§ TASK INSTRUCTIONS: Give a verbatim copy of the data, leaving the pictures out.

§ DATASET CONTENT:
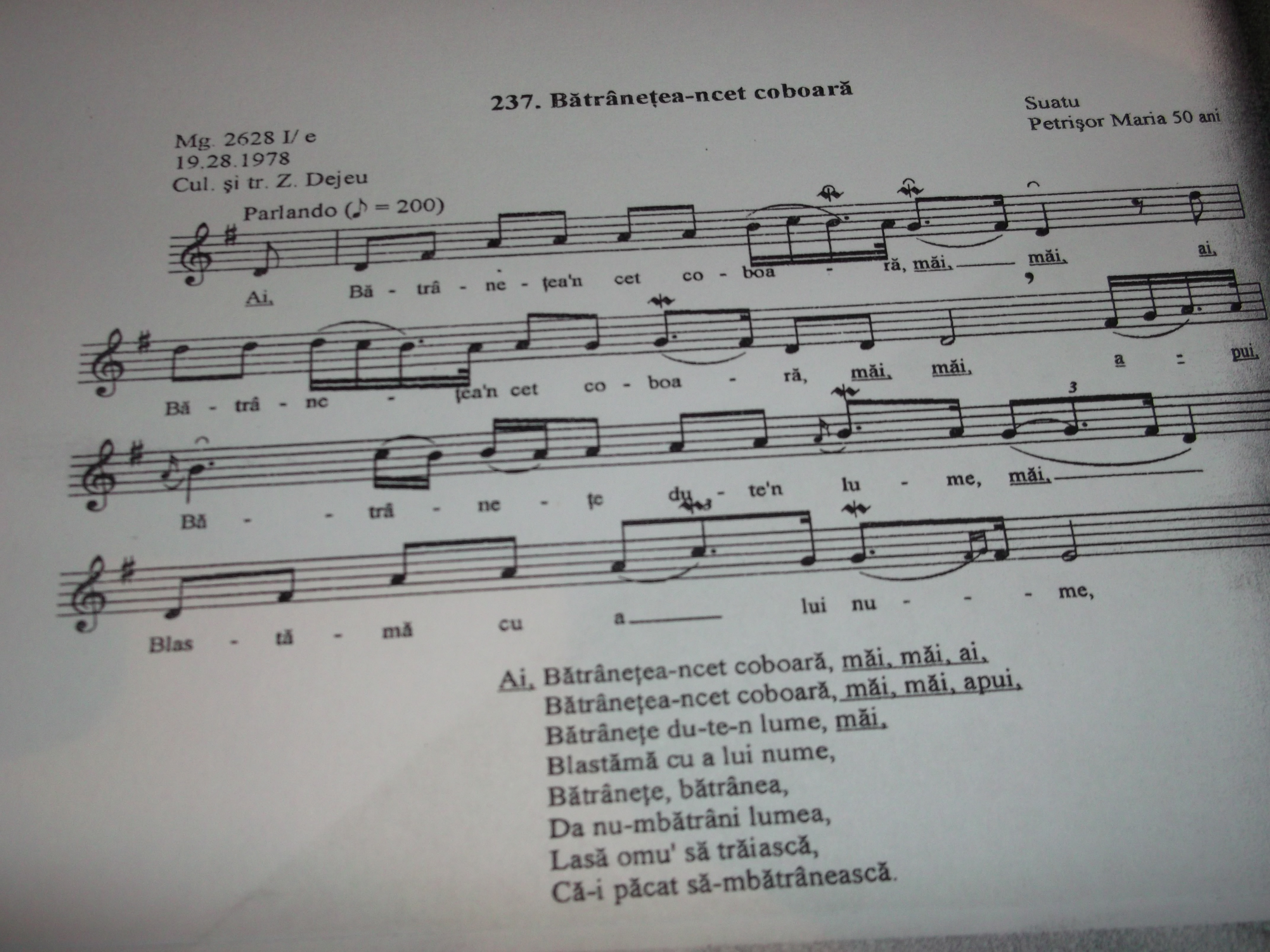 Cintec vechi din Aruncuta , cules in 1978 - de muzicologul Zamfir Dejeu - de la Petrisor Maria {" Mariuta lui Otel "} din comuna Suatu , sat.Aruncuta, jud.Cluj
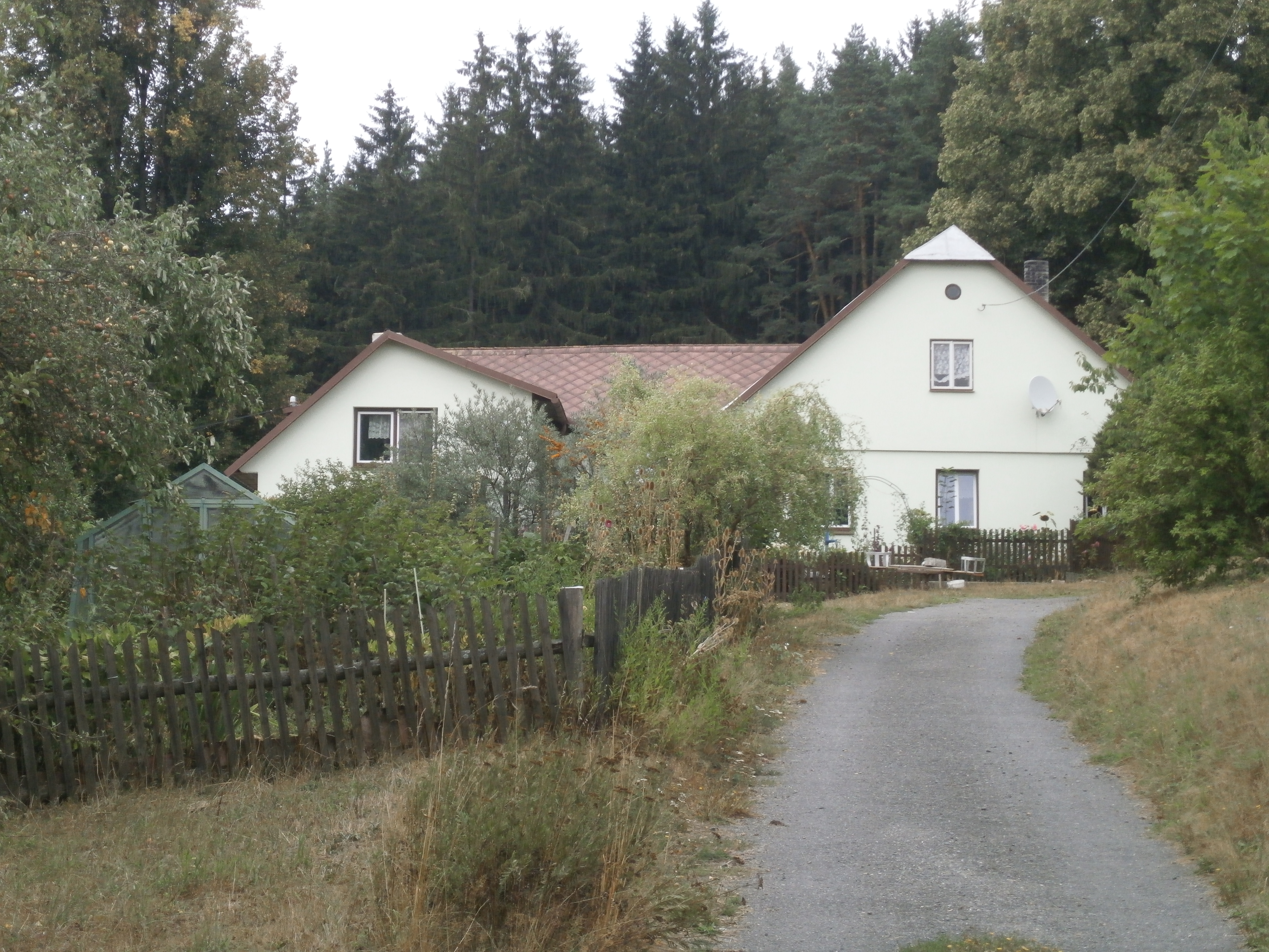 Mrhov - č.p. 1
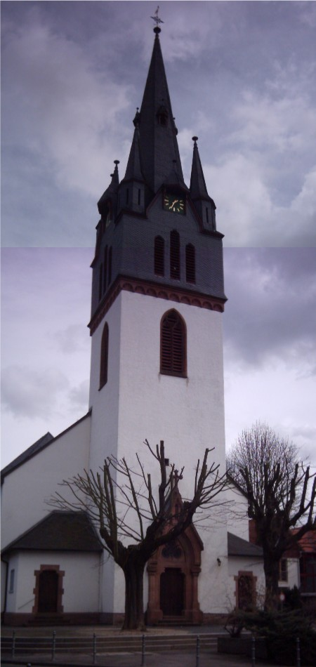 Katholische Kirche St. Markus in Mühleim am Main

§ PROBLEM SOLUTION:
 Cintec vechi din Aruncuta , cules in 1978 - de muzicologul Zamfir Dejeu - de la Petrisor Maria {" Mariuta lui Otel "} din comuna Suatu , sat.Aruncuta, jud.Cluj
 Mrhov - č.p. 1
 Katholische Kirche St. Markus in Mühleim am Main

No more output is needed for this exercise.